Segment Start: Material for this exercise

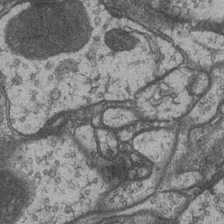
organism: Drosophila
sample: Optic medulla
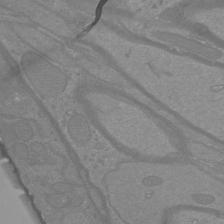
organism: Mouse
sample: Cortical neurons
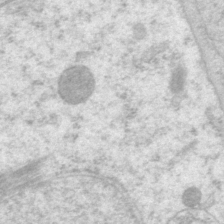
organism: P. pacificus
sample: Pharynx
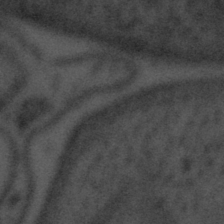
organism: Tuwongella immobilis
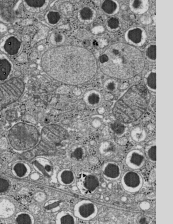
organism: C57BL Mouse
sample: Pancreatic islet
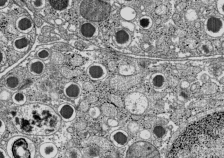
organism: C57BL Mouse
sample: Pancreatic islet
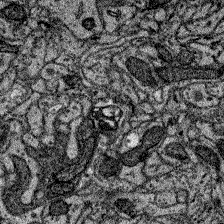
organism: Zebrafish
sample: Larval olfactory bulb
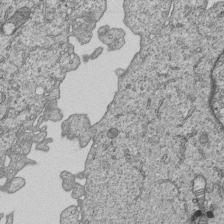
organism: Human
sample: MDA-MB-231 cells
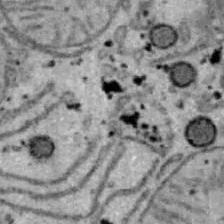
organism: Mouse
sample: Liver from an obese (ob/ob) mouse
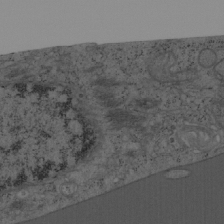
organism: Human
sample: HeLa cells
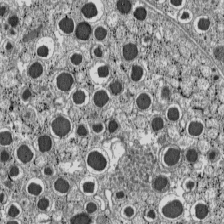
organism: C57BL Mouse
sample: Pancreatic islet
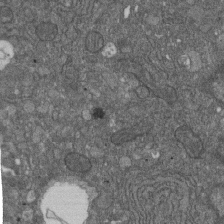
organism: Drosophila
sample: Nephrocyte
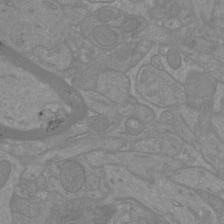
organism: Mouse
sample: Cortical neurons
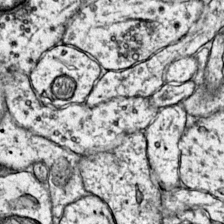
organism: Mouse
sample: Primary visual cortex
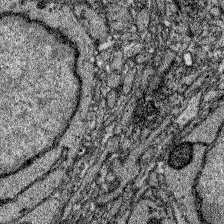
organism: Zebrafish
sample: Larval olfactory bulb
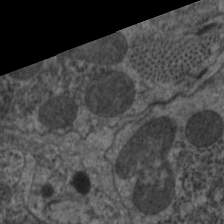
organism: C. elegans
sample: Pharynx
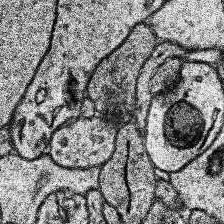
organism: Human
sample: Temporal Lobe
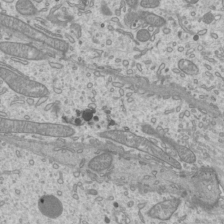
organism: Mouse
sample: Cilia; mouse epididymis
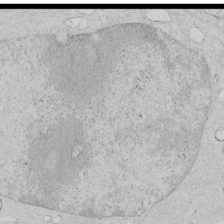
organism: Human
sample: Mitochondria in HCT116 cells
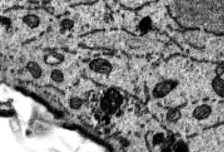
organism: Human
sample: HeLa cells
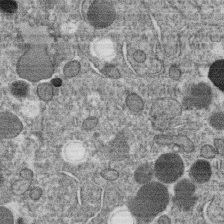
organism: C. elegans
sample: C. elegans oocyte; sperm cells
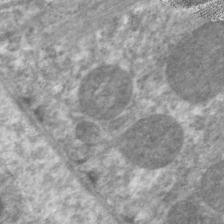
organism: C. elegans
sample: Pharynx
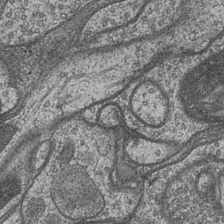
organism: Drosophila
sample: Optic medulla
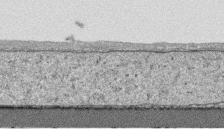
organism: Human
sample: CRL-1474
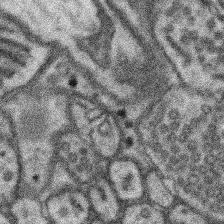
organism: Mouse
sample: Somatosensory cortex neuropil
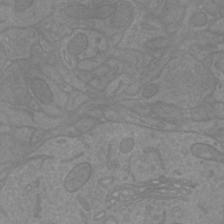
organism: Mouse
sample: Cortical neurons
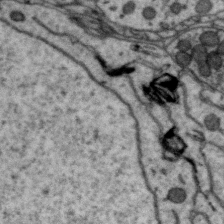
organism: Zebra finch
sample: Brain
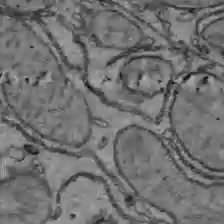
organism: C57BL Mouse
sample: Liver
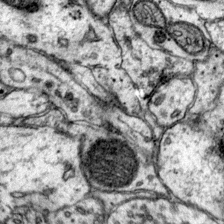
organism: Mouse
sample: Primary visual cortex
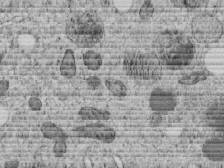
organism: C. elegans
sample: C. elegans embryo early stage
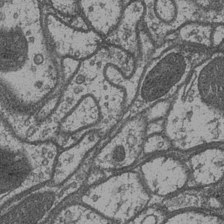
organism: Drosophila
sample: Optic medulla
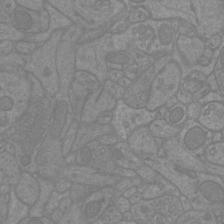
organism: Mouse
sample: Cortical neurons
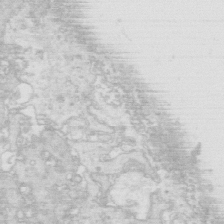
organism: Mouse
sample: Multiciliated cells
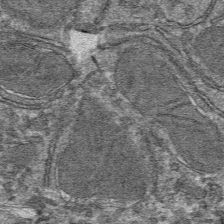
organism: Mouse
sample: Mouse hepatocytes
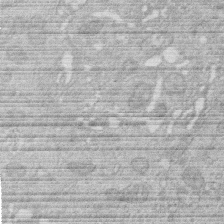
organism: Human
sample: Macrophage cells
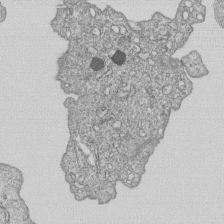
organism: Human
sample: MDA-MB-231 cells
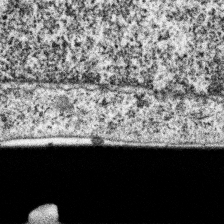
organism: Human
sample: HeLa cells
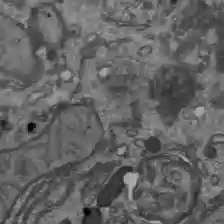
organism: C57BL Mouse
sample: Liver
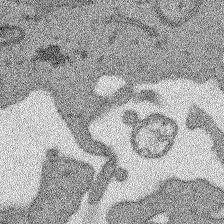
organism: Human
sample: HeLa cells
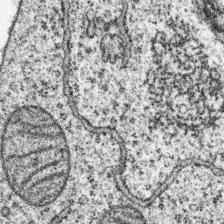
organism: Human
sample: HeLa cells
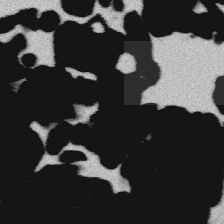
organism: Platynereis dumerilii
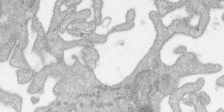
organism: Human
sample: Lung epithelial cells infected with SARS-CoV-2
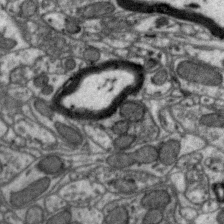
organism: Zebra finch
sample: Brain
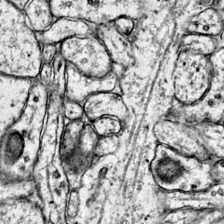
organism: Mouse
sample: Primary visual cortex
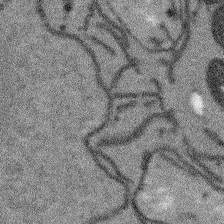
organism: Arabidopsis thaliana
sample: Root tip
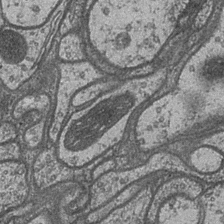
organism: Drosophila
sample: Optic medulla
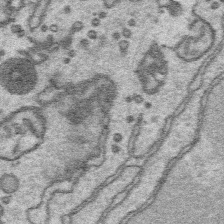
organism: Platynereis dumerilii
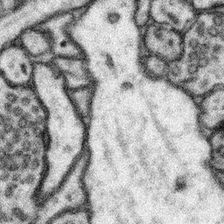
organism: Mouse
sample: Somatosensory cortex neuropil
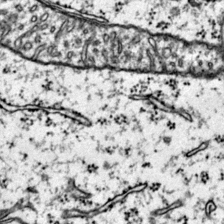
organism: Mouse
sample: Primary visual cortex
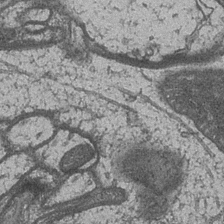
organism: Drosophila
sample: Optic medulla
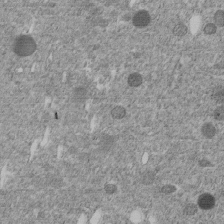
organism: C. elegans
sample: C. elegans embryo early stage
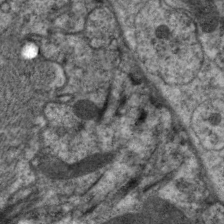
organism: C. elegans
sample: Pharynx
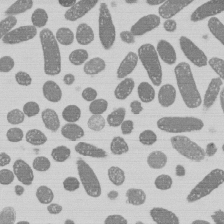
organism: E. coli
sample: Bacterial nucleoid
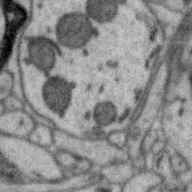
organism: Zebra finch
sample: Brain
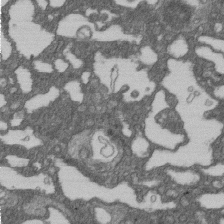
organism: Drosophila
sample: Nephrocyte
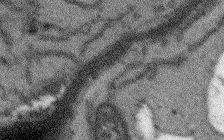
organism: Arabidopsis thaliana
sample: Root tip
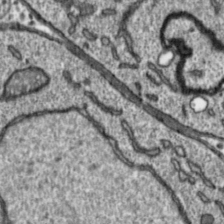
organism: Toxoplasma gondii
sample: Parasites in a vacuole inside a host cell
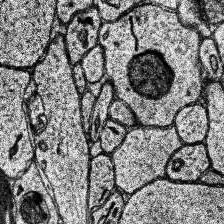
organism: Human
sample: Temporal Lobe
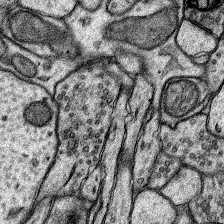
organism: Rat
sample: Hippocampus
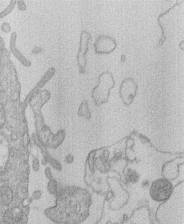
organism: Human
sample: Macrophage cells
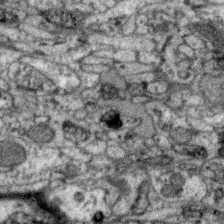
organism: Zebra finch
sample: Brain
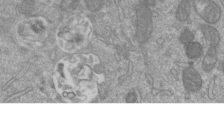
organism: Mouse
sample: ED-1 cell nuclei; centrioles
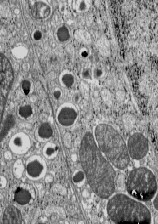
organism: C57BL Mouse
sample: Pancreatic islet
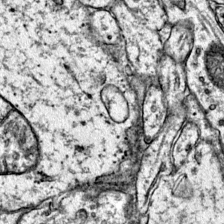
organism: Mouse
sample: Primary visual cortex
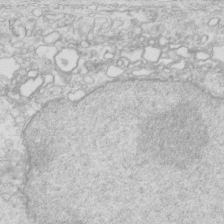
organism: Mouse
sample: Multiciliated cells
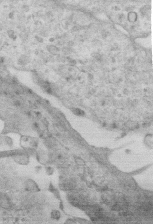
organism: Mouse
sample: Centriole in ependymal cells
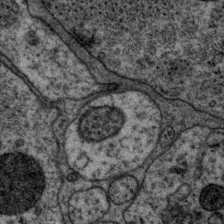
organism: P. pacificus
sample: Pharynx
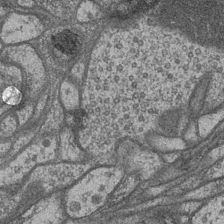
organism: Drosophila
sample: Optic medulla
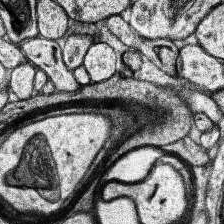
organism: Human
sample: Temporal Lobe
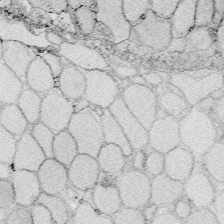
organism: Zebrafish
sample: Whole-Brain
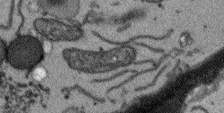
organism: Arabidopsis thaliana
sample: Root tip
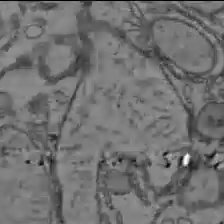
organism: C57BL Mouse
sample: Liver
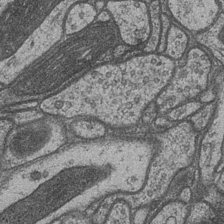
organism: Drosophila
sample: Optic medulla
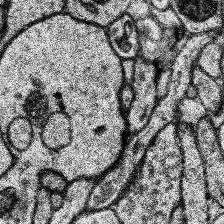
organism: Human
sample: Temporal Lobe
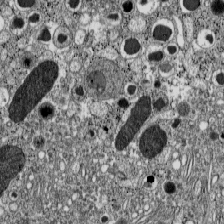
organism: C57BL Mouse
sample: Pancreatic islet
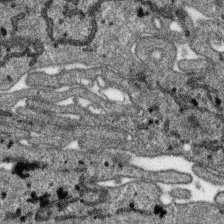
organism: Human
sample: Lung epithelial cells infected with SARS-CoV-2
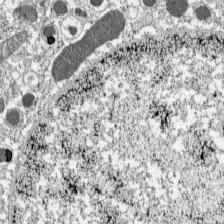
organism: C57BL Mouse
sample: Pancreatic islet
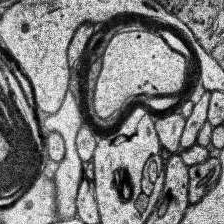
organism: Human
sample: Temporal Lobe
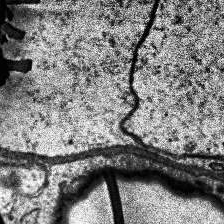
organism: Human
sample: Temporal Lobe
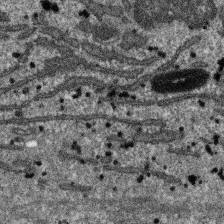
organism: Human
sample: Lung epithelial cells infected with SARS-CoV-2
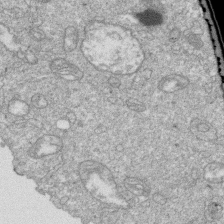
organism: Human
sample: HeLa cell HIV synapse
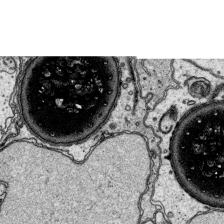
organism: Platynereis dumerilii
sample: Parapodia
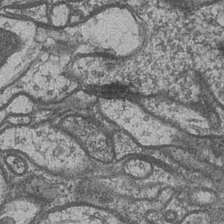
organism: Drosophila
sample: Optic medulla
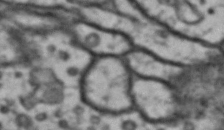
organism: Drosophila
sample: Brain
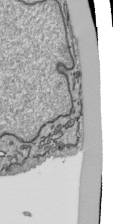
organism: Human
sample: Mitochondria in HCT116 cells
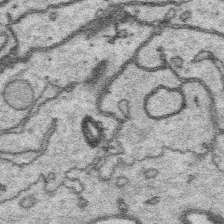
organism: Platynereis dumerilii
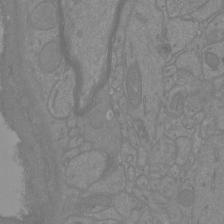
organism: Mouse
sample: Cortical neurons
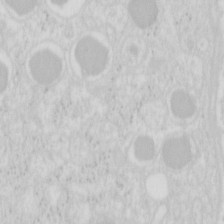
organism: Mouse
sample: Pancreas
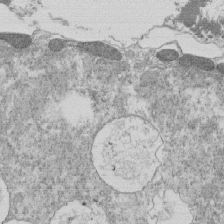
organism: Tetrahymena
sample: Cilia in tetrahymena
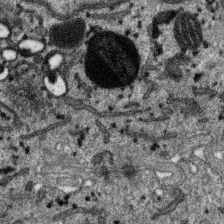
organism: Human
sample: Lung epithelial cells infected with SARS-CoV-2
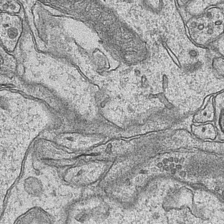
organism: Mouse
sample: CA1 Hippocampus
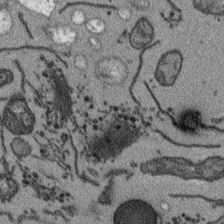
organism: Arabidopsis thaliana
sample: Root tip
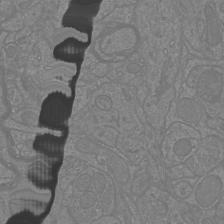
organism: Mouse
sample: Cortical neurons
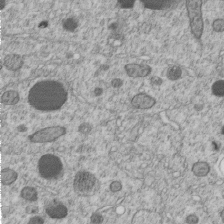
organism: C. elegans
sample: C. elegans embryo early stage
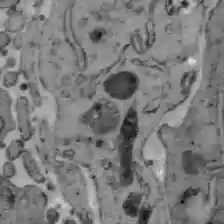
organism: C57BL Mouse
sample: Liver
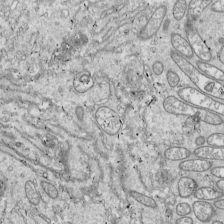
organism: Drosophila
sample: Cell division; meiosis; drosophila spermatocytes
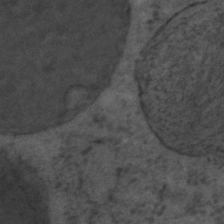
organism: C. elegans
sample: C. elegans embryo
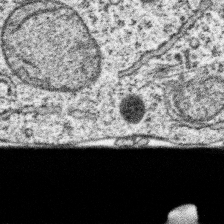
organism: Human
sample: HeLa cells
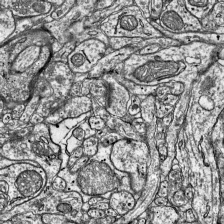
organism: Mouse
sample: Visual Cortex
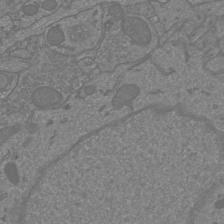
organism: Mouse
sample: Cortical neurons
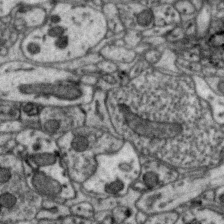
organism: Zebra finch
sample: Brain
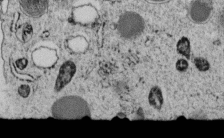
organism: C. elegans
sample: C. elegans embryo early stage
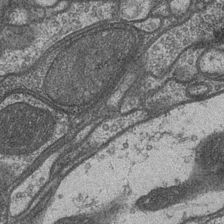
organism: Drosophila
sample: Optic medulla
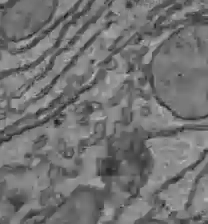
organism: C57BL Mouse
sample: Liver
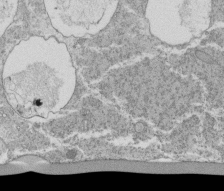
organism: Tetrahymena
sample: Cilia in tetrahymena
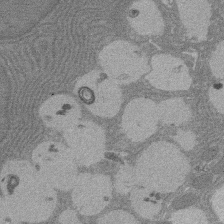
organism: Rat
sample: Salivary granule
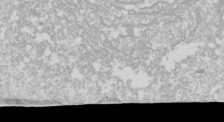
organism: Drosophila
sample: Cell division; meiosis; drosophila spermatocytes
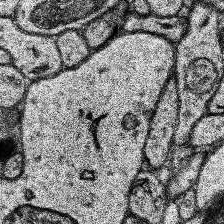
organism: Human
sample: Temporal Lobe
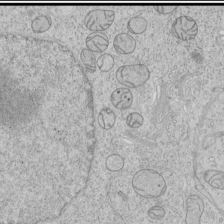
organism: Human
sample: Mitochondria in HCT116 cells
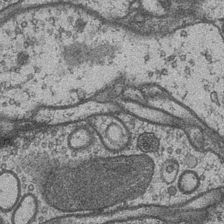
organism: Drosophila
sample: Optic medulla
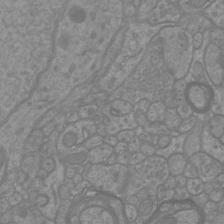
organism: Mouse
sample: Cortical neurons
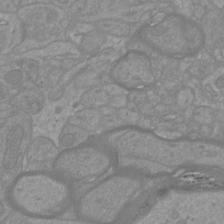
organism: Mouse
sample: Cortical neurons
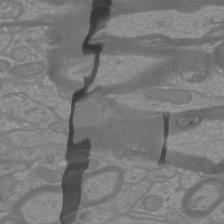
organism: Mouse
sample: Cortical neurons
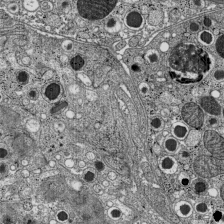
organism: C57BL Mouse
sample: Pancreatic islet
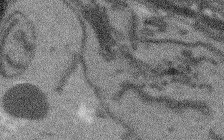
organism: Arabidopsis thaliana
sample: Root tip
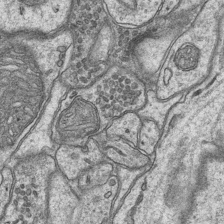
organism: Mouse
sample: CA1 Hippocampus
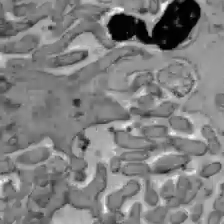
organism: C57BL Mouse
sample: Liver
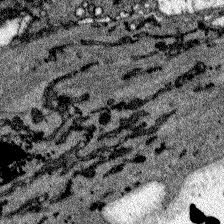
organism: Zebrafish
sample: Larval olfactory bulb
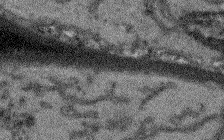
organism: Arabidopsis thaliana
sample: Root tip
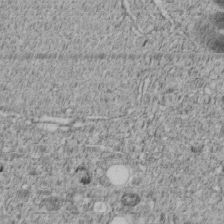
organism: C. elegans
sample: C. elegans embryo early stage
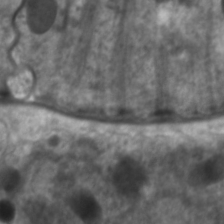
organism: C. elegans
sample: Pharynx
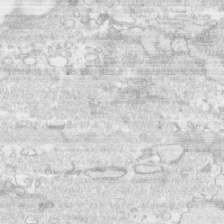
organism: Human
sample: CRL-1474
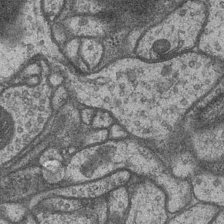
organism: Drosophila
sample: Optic medulla
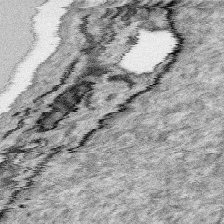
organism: Human
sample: HeLa cells

Segment End: Material for this exercise

**Work required**
Although the records contain pictures, restate them word for word with those pictures left out.

**Problem solution**
organism: Drosophila
sample: Optic medulla
organism: Mouse
sample: Cortical neurons
organism: P. pacificus
sample: Pharynx
organism: Tuwongella immobilis
organism: C57BL Mouse
sample: Pancreatic islet
organism: C57BL Mouse
sample: Pancreatic islet
organism: Zebrafish
sample: Larval olfactory bulb
organism: Human
sample: MDA-MB-231 cells
organism: Mouse
sample: Liver from an obese (ob/ob) mouse
organism: Human
sample: HeLa cells
organism: C57BL Mouse
sample: Pancreatic islet
organism: Drosophila
sample: Nephrocyte
organism: Mouse
sample: Cortical neurons
organism: Mouse
sample: Primary visual cortex
organism: Zebrafish
sample: Larval olfactory bulb
organism: C. elegans
sample: Pharynx
organism: Human
sample: Temporal Lobe
organism: Mouse
sample: Cilia; mouse epididymis
organism: Human
sample: Mitochondria in HCT116 cells
organism: Human
sample: HeLa cells
organism: C. elegans
sample: C. elegans oocyte; sperm cells
organism: C. elegans
sample: Pharynx
organism: Drosophila
sample: Optic medulla
organism: Human
sample: CRL-1474
organism: Mouse
sample: Somatosensory cortex neuropil
organism: Mouse
sample: Cortical neurons
organism: Zebra finch
sample: Brain
organism: C57BL Mouse
sample: Liver
organism: Mouse
sample: Primary visual cortex
organism: C. elegans
sample: C. elegans embryo early stage
organism: Drosophila
sample: Optic medulla
organism: Mouse
sample: Cortical neurons
organism: Mouse
sample: Multiciliated cells
organism: Mouse
sample: Mouse hepatocytes
organism: Human
sample: Macrophage cells
organism: Human
sample: MDA-MB-231 cells
organism: Human
sample: HeLa cells
organism: C57BL Mouse
sample: Liver
organism: Human
sample: HeLa cells
organism: Human
sample: HeLa cells
organism: Platynereis dumerilii
organism: Human
sample: Lung epithelial cells infected with SARS-CoV-2
organism: Zebra finch
sample: Brain
organism: Mouse
sample: Primary visual cortex
organism: Arabidopsis thaliana
sample: Root tip
organism: Drosophila
sample: Optic medulla
organism: Platynereis dumerilii
organism: Mouse
sample: Somatosensory cortex neuropil
organism: Mouse
sample: Primary visual cortex
organism: Drosophila
sample: Optic medulla
organism: C. elegans
sample: C. elegans embryo early stage
organism: C. elegans
sample: Pharynx
organism: E. coli
sample: Bacterial nucleoid
organism: Zebra finch
sample: Brain
organism: Drosophila
sample: Nephrocyte
organism: Arabidopsis thaliana
sample: Root tip
organism: Toxoplasma gondii
sample: Parasites in a vacuole inside a host cell
organism: Human
sample: Temporal Lobe
organism: Rat
sample: Hippocampus
organism: Human
sample: Macrophage cells
organism: Zebra finch
sample: Brain
organism: Mouse
sample: ED-1 cell nuclei; centrioles
organism: C57BL Mouse
sample: Pancreatic islet
organism: Mouse
sample: Primary visual cortex
organism: Mouse
sample: Multiciliated cells
organism: Mouse
sample: Centriole in ependymal cells
organism: P. pacificus
sample: Pharynx
organism: Drosophila
sample: Optic medulla
organism: Human
sample: Temporal Lobe
organism: Zebrafish
sample: Whole-Brain
organism: Arabidopsis thaliana
sample: Root tip
organism: C57BL Mouse
sample: Liver
organism: Drosophila
sample: Optic medulla
organism: Human
sample: Temporal Lobe
organism: C57BL Mouse
sample: Pancreatic islet
organism: Human
sample: Lung epithelial cells infected with SARS-CoV-2
organism: C57BL Mouse
sample: Pancreatic islet
organism: Human
sample: Temporal Lobe
organism: Human
sample: Temporal Lobe
organism: Human
sample: Lung epithelial cells infected with SARS-CoV-2
organism: Human
sample: HeLa cell HIV synapse
organism: Platynereis dumerilii
sample: Parapodia
organism: Drosophila
sample: Optic medulla
organism: Drosophila
sample: Brain
organism: Human
sample: Mitochondria in HCT116 cells
organism: Platynereis dumerilii
organism: Mouse
sample: Cortical neurons
organism: Mouse
sample: Pancreas
organism: Tetrahymena
sample: Cilia in tetrahymena
organism: Human
sample: Lung epithelial cells infected with SARS-CoV-2
organism: Mouse
sample: CA1 Hippocampus
organism: Arabidopsis thaliana
sample: Root tip
organism: Mouse
sample: Cortical neurons
organism: C. elegans
sample: C. elegans embryo early stage
organism: C57BL Mouse
sample: Liver
organism: Drosophila
sample: Cell division; meiosis; drosophila spermatocytes
organism: C. elegans
sample: C. elegans embryo
organism: Human
sample: HeLa cells
organism: Mouse
sample: Visual Cortex
organism: Mouse
sample: Cortical neurons
organism: Zebra finch
sample: Brain
organism: C. elegans
sample: C. elegans embryo early stage
organism: Drosophila
sample: Optic medulla
organism: C57BL Mouse
sample: Liver
organism: Tetrahymena
sample: Cilia in tetrahymena
organism: Rat
sample: Salivary granule
organism: Drosophila
sample: Cell division; meiosis; drosophila spermatocytes
organism: Human
sample: Temporal Lobe
organism: Human
sample: Mitochondria in HCT116 cells
organism: Drosophila
sample: Optic medulla
organism: Mouse
sample: Cortical neurons
organism: Mouse
sample: Cortical neurons
organism: Mouse
sample: Cortical neurons
organism: C57BL Mouse
sample: Pancreatic islet
organism: Arabidopsis thaliana
sample: Root tip
organism: Mouse
sample: CA1 Hippocampus
organism: C57BL Mouse
sample: Liver
organism: Zebrafish
sample: Larval olfactory bulb
organism: Arabidopsis thaliana
sample: Root tip
organism: C. elegans
sample: C. elegans embryo early stage
organism: C. elegans
sample: Pharynx
organism: Human
sample: CRL-1474
organism: Drosophila
sample: Optic medulla
organism: Human
sample: HeLa cells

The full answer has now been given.